___ INPUT DATA ___

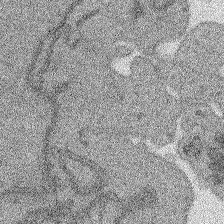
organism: Human
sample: HeLa cells
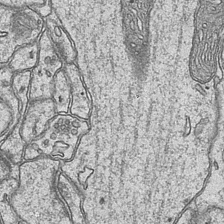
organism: Mouse
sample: CA1 Hippocampus
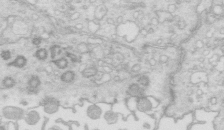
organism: Mouse
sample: Multiciliated cells
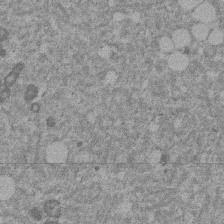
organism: Mouse
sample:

___

→ PROBLEM: Only the lines from the one holding "sample: HeLa cells" to the last line of the entries above should be printed, exactly as they appear and with no pictures.

→ COMPLETED TASK:
sample: HeLa cells
organism: Mouse
sample: CA1 Hippocampus
organism: Mouse
sample: Multiciliated cells
organism: Mouse
sample:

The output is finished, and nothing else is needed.